Data Analysis Activities (Lazzarini)
Shawhan (from the week of 6 June) Discussed hierarchical search algorithms
with Anand Sengupta, who arrived
this week for a three-month visit.
Wrote a handbook about hardware signal injection, and worked on plans
for
a campaign of injecting a series of many simulated signals shortly
before
the S1 run.
Mendell: For The Weekly Report: June 6, 2002; Data Analysis Update:
Continued work on the knownpulsardemod DSO. Updated the calls
to the
barycentering and amplitude demodulation LAL functions and identified
several more issues with the LALDemod code that I am sorting out with
the AEI group.
General Computing (Wallace)
MIT:
(Keith)
-Working on NIS+ setup
-Setup forwarding web server (ligo -> emvogil-3)
-More Solaris system upgrades with MU7
-Wireless troubleshooting
-Ordered AIT3 tape drive
Livingston:
No report received
Hanford:
(Christine)
- Continued cleaning personal files and software off old PCs.
- Setup one of the old PCs as a "new" PC for a staff member who's old
PC
was older than the old PCs.
- Working on a very baffling e-mail problem on a Windows 2000 PC.
- Purchased more 8 mm tapes, cat5 cables and wireless cards.

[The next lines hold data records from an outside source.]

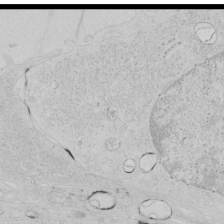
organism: Human
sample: Mitochondria in HCT116 cells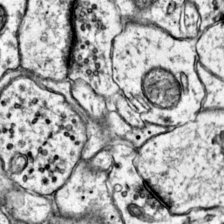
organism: Mouse
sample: Primary visual cortex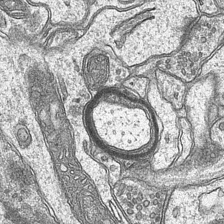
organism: Mouse
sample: CA1 Hippocampus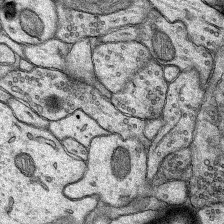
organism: Rat
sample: Hippocampus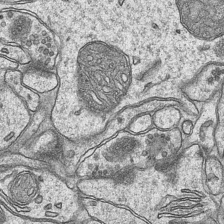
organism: Mouse
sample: CA1 Hippocampus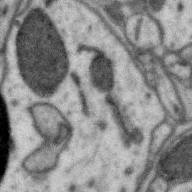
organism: Zebra finch
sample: Brain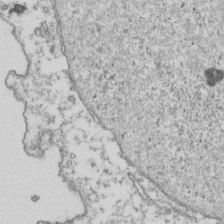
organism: Human
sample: Activated Jurkat CD4+ T cells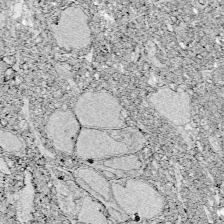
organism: Zebrafish
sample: Whole-Brain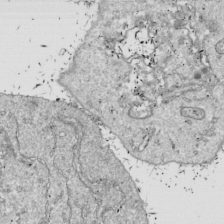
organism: Drosophila
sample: Cell division; meiosis; drosophila spermatocytes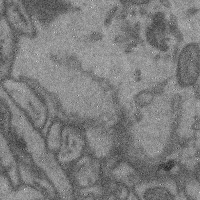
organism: Mouse
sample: Cerebral cortex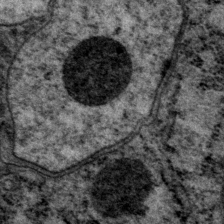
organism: P. pacificus
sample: Pharynx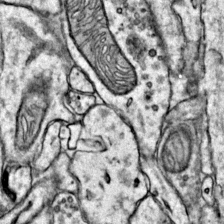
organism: Mouse
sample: Primary visual cortex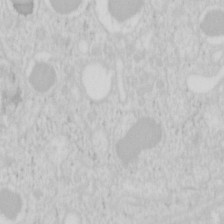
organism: Mouse
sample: Pancreas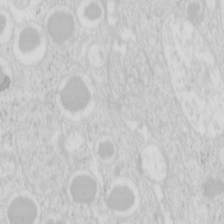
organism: Mouse
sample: Pancreas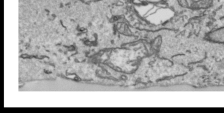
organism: Human
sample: Mitochondria in HCT116 cells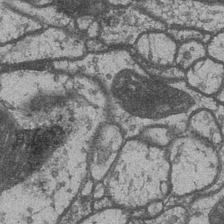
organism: Drosophila
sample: Optic medulla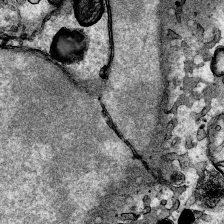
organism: Human
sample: Mitochondria in HCT116 cells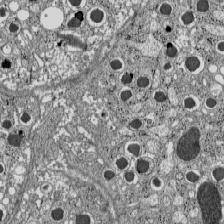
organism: C57BL Mouse
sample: Pancreatic islet

- Set up new modem accounts for SURF students. Helped the SURF
students
with various e-mail and account setup.
- Various other user support including printer repairs, help setting
up
a new laptop, and troubleshooting a log-out problem on Windows 2000.
(Larry)
- Worked on VRVS setup with Christine and Mike. The setup is pretty
clean.
However, the resolution needs to improve and the setup for VNC also
needs
to be worked on.
- Review computer security audit materials with Christine. This is
in
preparation for a internal security audit of equipment at the Observatory
that will take place this year.
- Working with Albert, Christine and others on the updrade to the WAN.
CIT:
(Lisa)
- Caltech had a power surge that brought down some of the machines.
Mike and I
did a walk through to make sure everything came back up again.
All of the
servers in the server room are on UPS units and were unaffected.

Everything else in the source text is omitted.